Find what operating system is on the system:

cat /etc/os-release

Output

PRETTY_NAME="Ubuntu 22.04.2 LTS"
NAME="Ubuntu"
VERSION_ID="22.04"
VERSION="22.04.2 LTS (Jammy Jellyfish)"
VERSION_CODENAME=jammy
ID=ubuntu
ID_LIKE=debian
HOME_URL="https://www.ubuntu.com/"
SUPPORT_URL="https://help.ubuntu.com/"
BUG_REPORT_URL="https://bugs.launchpad.net/ubuntu/"
PRIVACY_POLICY_URL="https://www.ubuntu.com/legal/terms-and-policies/privacy-policy"
UBUNTU_CODENAME=jammy

Copy a file to set paths#

cd /shared/pcluster-cmaq/install

cp dot.cshrc.singlevm ~/.cshrc

Exit cluster and log back in to activate the update shell, or use csh#

Create Custom Environment Module for Libraries#

There are two steps required to create your own custome module:

  1. write a module file

  2. add a line to your ~/.cshrc to update the MODULEPATH

Create a new custom module that will be loaded with:

module load ioapi-3.2/gcc-9.5-netcdf

Step 1: Create the module file for ioapi-3.2.

First, create a path to store the module file.
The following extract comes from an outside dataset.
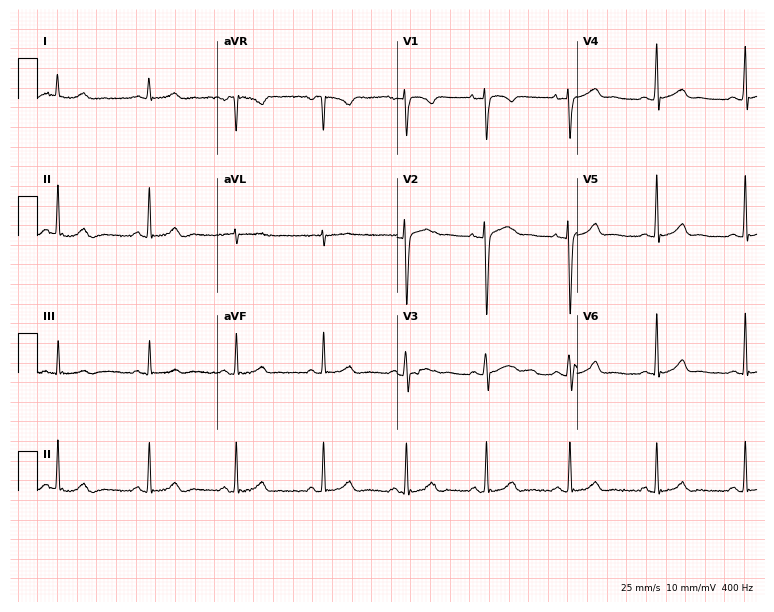
Standard 12-lead ECG recorded from a female patient, 22 years old (7.3-second recording at 400 Hz). Read as a normal ECG.
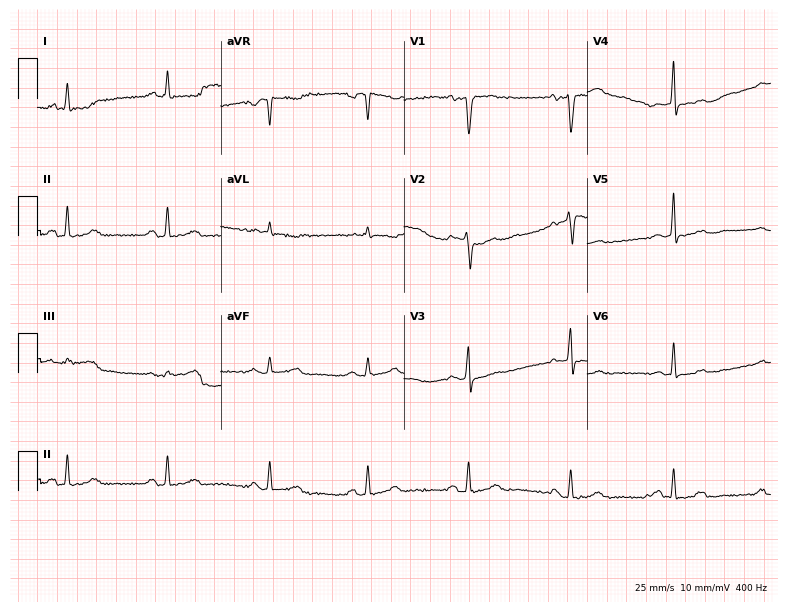
12-lead ECG (7.5-second recording at 400 Hz) from a female patient, 58 years old. Labelled as a normal ECG.

The path must contain /Modules/modulefiles/ and should have the general form //Modules/modulefiles// where is typically numerical and is the actual module file.

mkdir -p /shared/build/Modules/modulefiles/ioapi-3.2

Next, create the module file and save it in the directory above.

cd /shared/build/Modules/modulefiles/ioapi-3.2
vim gcc-9.5-netcdf

Contents of gcc-9.5-netcdf:

#%Module
  
proc ModulesHelp { } {
   puts stderr "This module adds ioapi-3.2/gcc-9.5 to your path"
}

module-whatis "This module adds ioapi-3.2/gcc-9.5 to your path\n"

set basedir "/shared/build/ioapi-3.2/"
prepend-path PATH "${basedir}/Linux2_x86_64gfort"
prepend-path LD_LIBRARY_PATH "${basedir}/ioapi/fixed_src"

The example module file above sets two evironment variables.

The modules update the PATH and LD_LIBRARY_PATH.

Step 2. Create the module file for netcdf-4.8.1

mkdir -p /shared/build/Modules/modulefiles/netcdf-4.8.1

Next, create the module file and save it in the directory above.

cd /shared/build/Modules/modulefiles/netcdf-4.8.1
vim gcc-9.5

Contents of gcc-9.5

#%Module
  
proc ModulesHelp { } {
   puts stderr "This module adds netcdf-4.8.1/gcc-9.5 to your path"
}

module-whatis "This module adds netcdf-4.8.1/gcc-9.5 to your path\n"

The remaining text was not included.